TASK TO CARRY OUT:
Transcribe the listing below in full, exactly, with no images.

RECORDS FOR PROCESSING:
#####
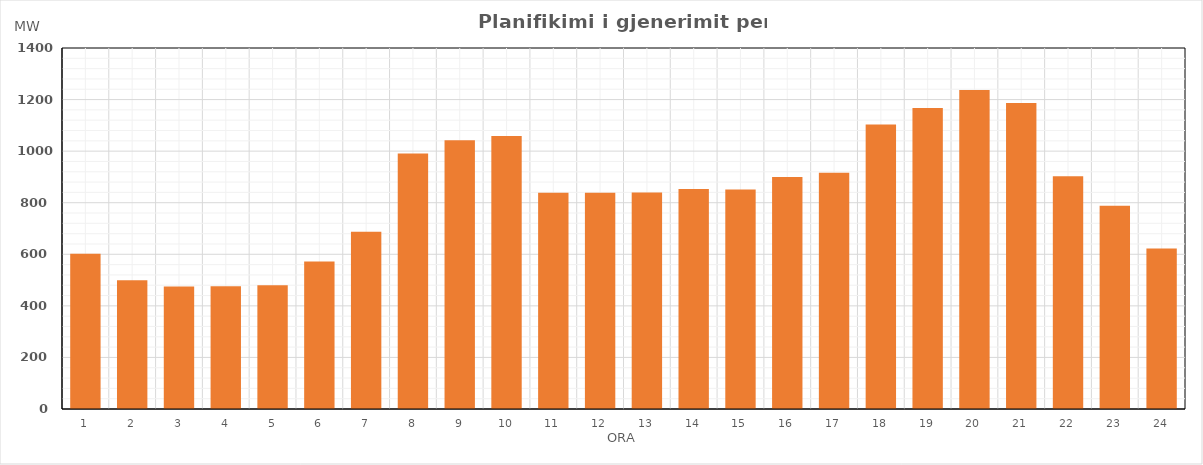
| Category | Max (MW) |
|---|---|
| 0 | 602.27 |
| 1 | 499.45 |
| 2 | 474.98 |
| 3 | 476.09 |
| 4 | 480.06 |
| 5 | 572.47 |
| 6 | 687.4 |
| 7 | 991.12 |
| 8 | 1042.03 |
| 9 | 1058.4 |
| 10 | 838.61 |
| 11 | 838.21 |
| 12 | 839.71 |
| 13 | 852.74 |
| 14 | 851.64 |
| 15 | 899.3 |
| 16 | 916.08 |
| 17 | 1103.35 |
| 18 | 1167.24 |
| 19 | 1237.29 |
| 20 | 1186.29 |
| 21 | 902.66 |
| 22 | 788.64 |
| 23 | 622 |
#####
WRITTEN ANSWER:
| Category | Max (MW) |
|---|---|
| 0 | 602.27 |
| 1 | 499.45 |
| 2 | 474.98 |
| 3 | 476.09 |
| 4 | 480.06 |
| 5 | 572.47 |
| 6 | 687.4 |
| 7 | 991.12 |
| 8 | 1042.03 |
| 9 | 1058.4 |
| 10 | 838.61 |
| 11 | 838.21 |
| 12 | 839.71 |
| 13 | 852.74 |
| 14 | 851.64 |
| 15 | 899.3 |
| 16 | 916.08 |
| 17 | 1103.35 |
| 18 | 1167.24 |
| 19 | 1237.29 |
| 20 | 1186.29 |
| 21 | 902.66 |
| 22 | 788.64 |
| 23 | 622 |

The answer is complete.